## [TASK GOAL]
Each record below should be output verbatim, without pictures.

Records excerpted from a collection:
# # # # #
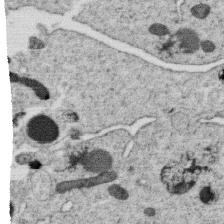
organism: C. elegans
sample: C. elegans oocyte; sperm cells
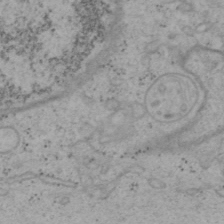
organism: Human
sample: HeLa cells
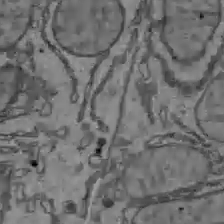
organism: C57BL Mouse
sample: Liver
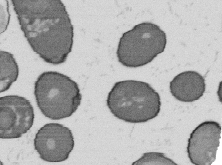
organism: B. subtilis
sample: Bacterial spore
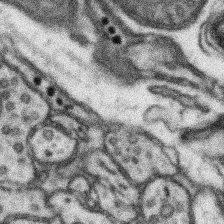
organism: Mouse
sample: Somatosensory cortex neuropil
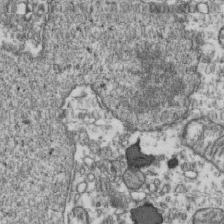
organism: Human
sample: Activated Jurkat CD4+ T cells
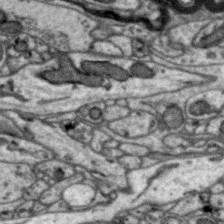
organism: Zebra finch
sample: Brain
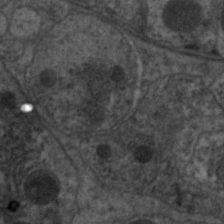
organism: C. elegans
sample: Pharynx
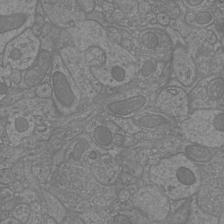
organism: Mouse
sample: Cortical neurons
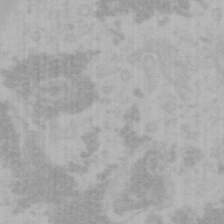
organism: Mouse
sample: Choroid plexus
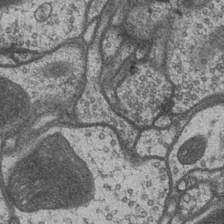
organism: Drosophila
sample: Optic medulla
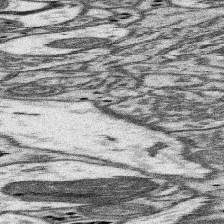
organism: Mouse
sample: Somatosensory cortex neuropil
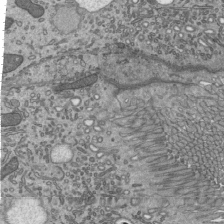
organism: Mouse
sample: Mouse epididymis efferent ductule cilia
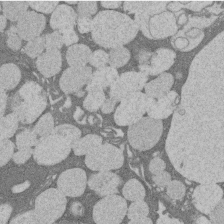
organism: Rat
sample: Salivary granule
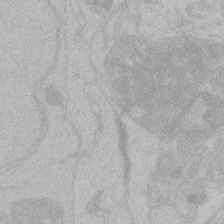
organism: Zebrafish
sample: Macrophage infected with Toxoplasma gondii
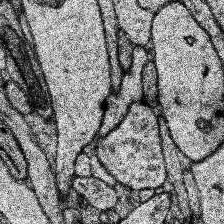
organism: Human
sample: Temporal Lobe
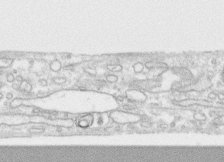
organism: Human
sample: CRL-1474
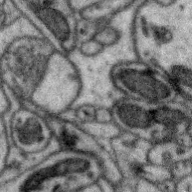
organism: Zebra finch
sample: Brain
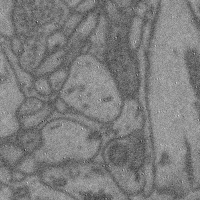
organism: Mouse
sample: Cerebral cortex
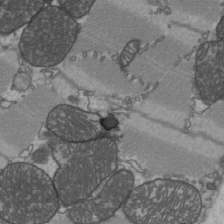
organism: C57BL Mouse
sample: Heart
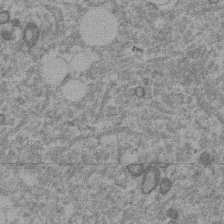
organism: Mouse
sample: Dividing mouse embryo 1 cell stage
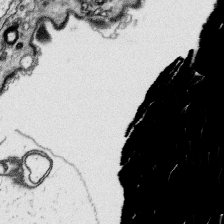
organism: Platynereis dumerilii
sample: Parapodia
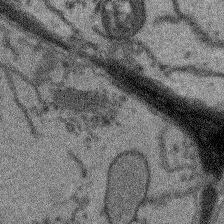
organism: Arabidopsis thaliana
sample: Root tip
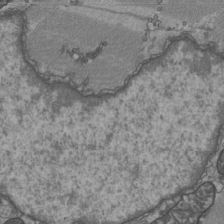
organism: C57BL Mouse
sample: Heart
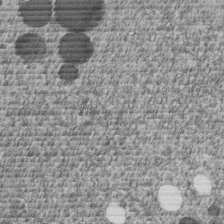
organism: C. elegans
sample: C. elegans embryo early stage
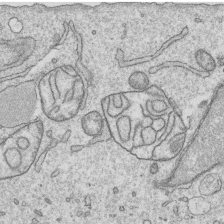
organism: Human
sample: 1205lu cells
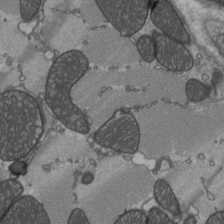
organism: C57BL Mouse
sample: Heart
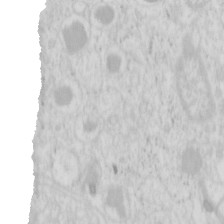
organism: Mouse
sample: Pancreas
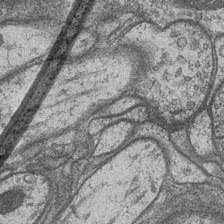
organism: Drosophila
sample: Optic medulla
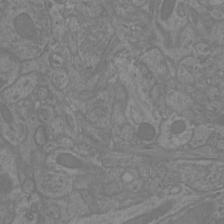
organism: Mouse
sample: Cortical neurons
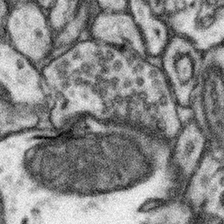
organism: Mouse
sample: Somatosensory cortex neuropil
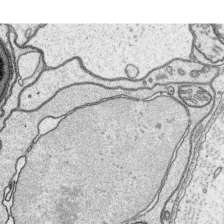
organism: Platynereis dumerilii
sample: Parapodia
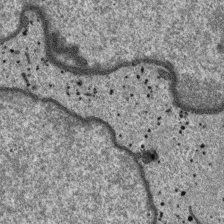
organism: Human
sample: Lung epithelial cells, uninfected (mock) control
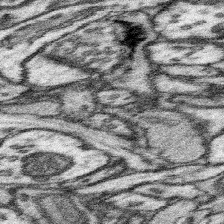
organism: Mouse
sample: Somatosensory cortex neuropil
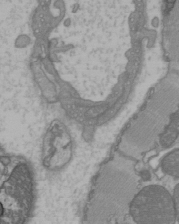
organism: C57BL Mouse
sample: Heart
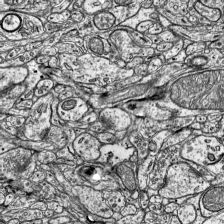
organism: Mouse
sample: Visual Cortex
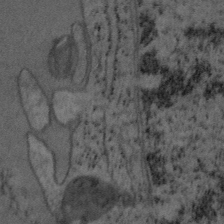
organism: Human
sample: HeLa cells
# # # # #
## [THE ANSWER]
organism: C. elegans
sample: C. elegans oocyte; sperm cells
organism: Human
sample: HeLa cells
organism: C57BL Mouse
sample: Liver
organism: B. subtilis
sample: Bacterial spore
organism: Mouse
sample: Somatosensory cortex neuropil
organism: Human
sample: Activated Jurkat CD4+ T cells
organism: Zebra finch
sample: Brain
organism: C. elegans
sample: Pharynx
organism: Mouse
sample: Cortical neurons
organism: Mouse
sample: Choroid plexus
organism: Drosophila
sample: Optic medulla
organism: Mouse
sample: Somatosensory cortex neuropil
organism: Mouse
sample: Mouse epididymis efferent ductule cilia
organism: Rat
sample: Salivary granule
organism: Zebrafish
sample: Macrophage infected with Toxoplasma gondii
organism: Human
sample: Temporal Lobe
organism: Human
sample: CRL-1474
organism: Zebra finch
sample: Brain
organism: Mouse
sample: Cerebral cortex
organism: C57BL Mouse
sample: Heart
organism: Mouse
sample: Dividing mouse embryo 1 cell stage
organism: Platynereis dumerilii
sample: Parapodia
organism: Arabidopsis thaliana
sample: Root tip
organism: C57BL Mouse
sample: Heart
organism: C. elegans
sample: C. elegans embryo early stage
organism: Human
sample: 1205lu cells
organism: C57BL Mouse
sample: Heart
organism: Mouse
sample: Pancreas
organism: Drosophila
sample: Optic medulla
organism: Mouse
sample: Cortical neurons
organism: Mouse
sample: Somatosensory cortex neuropil
organism: Platynereis dumerilii
sample: Parapodia
organism: Human
sample: Lung epithelial cells, uninfected (mock) control
organism: Mouse
sample: Somatosensory cortex neuropil
organism: C57BL Mouse
sample: Heart
organism: Mouse
sample: Visual Cortex
organism: Human
sample: HeLa cells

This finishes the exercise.